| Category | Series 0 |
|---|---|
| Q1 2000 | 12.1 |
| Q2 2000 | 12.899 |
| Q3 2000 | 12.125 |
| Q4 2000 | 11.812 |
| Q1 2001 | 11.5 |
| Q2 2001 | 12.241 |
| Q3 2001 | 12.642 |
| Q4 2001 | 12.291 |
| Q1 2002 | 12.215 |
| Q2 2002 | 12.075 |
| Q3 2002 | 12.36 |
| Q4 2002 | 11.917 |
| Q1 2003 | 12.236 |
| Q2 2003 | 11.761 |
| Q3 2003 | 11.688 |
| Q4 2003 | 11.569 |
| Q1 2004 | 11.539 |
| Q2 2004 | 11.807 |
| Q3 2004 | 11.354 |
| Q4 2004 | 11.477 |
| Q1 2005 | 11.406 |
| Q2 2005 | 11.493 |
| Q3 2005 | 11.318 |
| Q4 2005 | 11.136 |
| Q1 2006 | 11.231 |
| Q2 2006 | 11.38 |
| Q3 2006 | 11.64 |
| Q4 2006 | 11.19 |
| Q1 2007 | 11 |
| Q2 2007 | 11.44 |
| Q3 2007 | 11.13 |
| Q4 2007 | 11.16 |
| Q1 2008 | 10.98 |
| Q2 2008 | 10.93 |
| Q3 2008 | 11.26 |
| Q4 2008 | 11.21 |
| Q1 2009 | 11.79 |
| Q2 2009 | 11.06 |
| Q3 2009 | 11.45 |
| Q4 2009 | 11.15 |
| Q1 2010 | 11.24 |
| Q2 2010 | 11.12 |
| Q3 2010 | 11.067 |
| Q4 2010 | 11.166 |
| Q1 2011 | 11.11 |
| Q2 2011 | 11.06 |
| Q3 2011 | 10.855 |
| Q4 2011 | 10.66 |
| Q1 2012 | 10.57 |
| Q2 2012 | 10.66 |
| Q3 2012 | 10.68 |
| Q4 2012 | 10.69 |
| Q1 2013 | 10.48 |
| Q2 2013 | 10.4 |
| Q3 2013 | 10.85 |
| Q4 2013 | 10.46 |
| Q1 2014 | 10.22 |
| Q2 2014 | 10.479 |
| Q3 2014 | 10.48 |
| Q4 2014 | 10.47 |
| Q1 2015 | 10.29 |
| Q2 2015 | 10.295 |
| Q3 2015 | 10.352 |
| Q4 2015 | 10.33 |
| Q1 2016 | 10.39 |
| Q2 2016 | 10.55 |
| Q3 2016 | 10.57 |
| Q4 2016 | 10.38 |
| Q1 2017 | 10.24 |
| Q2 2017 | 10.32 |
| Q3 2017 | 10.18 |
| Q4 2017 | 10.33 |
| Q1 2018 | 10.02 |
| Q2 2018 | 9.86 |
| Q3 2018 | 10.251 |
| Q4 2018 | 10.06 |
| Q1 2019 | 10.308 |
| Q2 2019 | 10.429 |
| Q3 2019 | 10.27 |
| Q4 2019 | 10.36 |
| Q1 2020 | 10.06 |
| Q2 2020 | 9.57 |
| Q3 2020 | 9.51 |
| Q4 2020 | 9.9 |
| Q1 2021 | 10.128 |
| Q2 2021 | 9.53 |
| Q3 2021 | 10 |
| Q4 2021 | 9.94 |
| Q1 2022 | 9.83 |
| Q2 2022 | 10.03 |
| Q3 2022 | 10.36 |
======
» **Task objective**: Your answer should consist solely of the lines above from the line with "2001 | 12.291 |" to the line with "2010 | 11.12 |", both included, reproduced exactly.

» **Solution for this exercise**:
| Q4 2001 | 12.291 |
| Q1 2002 | 12.215 |
| Q2 2002 | 12.075 |
| Q3 2002 | 12.36 |
| Q4 2002 | 11.917 |
| Q1 2003 | 12.236 |
| Q2 2003 | 11.761 |
| Q3 2003 | 11.688 |
| Q4 2003 | 11.569 |
| Q1 2004 | 11.539 |
| Q2 2004 | 11.807 |
| Q3 2004 | 11.354 |
| Q4 2004 | 11.477 |
| Q1 2005 | 11.406 |
| Q2 2005 | 11.493 |
| Q3 2005 | 11.318 |
| Q4 2005 | 11.136 |
| Q1 2006 | 11.231 |
| Q2 2006 | 11.38 |
| Q3 2006 | 11.64 |
| Q4 2006 | 11.19 |
| Q1 2007 | 11 |
| Q2 2007 | 11.44 |
| Q3 2007 | 11.13 |
| Q4 2007 | 11.16 |
| Q1 2008 | 10.98 |
| Q2 2008 | 10.93 |
| Q3 2008 | 11.26 |
| Q4 2008 | 11.21 |
| Q1 2009 | 11.79 |
| Q2 2009 | 11.06 |
| Q3 2009 | 11.45 |
| Q4 2009 | 11.15 |
| Q1 2010 | 11.24 |
| Q2 2010 | 11.12 |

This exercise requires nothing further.